お母さん、きれいだね。や、華やかだね。などと言われる人だったし、本人も基本はスカート、ヒールにストッキング、髪は肩より下、を貫いていた。
仕事だけでなく、歌うことが好きでコーラスからシャンソンまで、素人ながらに舞台に上がることが大好きな人だった。
母の衣装部屋はいつも服がテーブルやタンスや椅子、ハンガーラックに押し重なっていた。きちんと整理整頓できない人で、とにかく、スペースがあるといろんなものを置いていく。バックの中にはあらゆるものが入ったまま、ラックの上にどんどん服を積んでいく、そして、服には食べこぼしがよく付いていた。
そう、母は病んでいた。
亡くなる前を部屋を片付けていたら、途方もないストッキングや下着、溢れかえるプラスティックのアクセサリー、履かない靴、吐き気を催すほど、打ち捨てられたかのように物で溢れかえっていた。
亡くなる寸前まで、寝たきりの彼女は、バッグや財布など、テレビショッピングで買い続けた。
何かを一生懸命、埋めようとしていたが、頭はいつもパニックになっていて、溢れかえっていた。混乱していた。
私もそれを引き継いで、やっぱり服を買ってしまう。
もともとファッションも服も大好きだから、大学を出てアパレルに就職したくらいだけれど、いつも服を買うとき母と自分を重ねてしまう。

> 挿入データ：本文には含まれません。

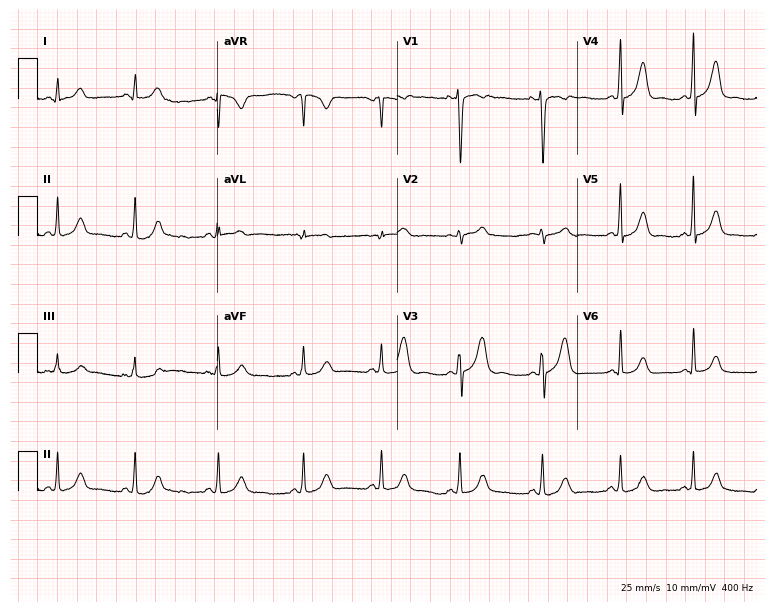
12-lead ECG from a female patient, 21 years old. No first-degree AV block, right bundle branch block, left bundle branch block, sinus bradycardia, atrial fibrillation or sinus tachycardia recorded for this tracing.

心が疲れたとき、服を買ってしまう自分に母を重ねている。
あんな風になってないか、狂ってないか。
何かを埋めるように、足りないものを埋めるように、服を買ってしまう私たち。
一体、何が足りないのか。
足りないと思い込んでいるのか。
ようやく、母のことがわかってきた気がする。
だけれど、私は同じ道は辿らない。彼女から学んだこと。
同じ傾向の思考回路を持つものとして、私は自分を満たす旅に出る。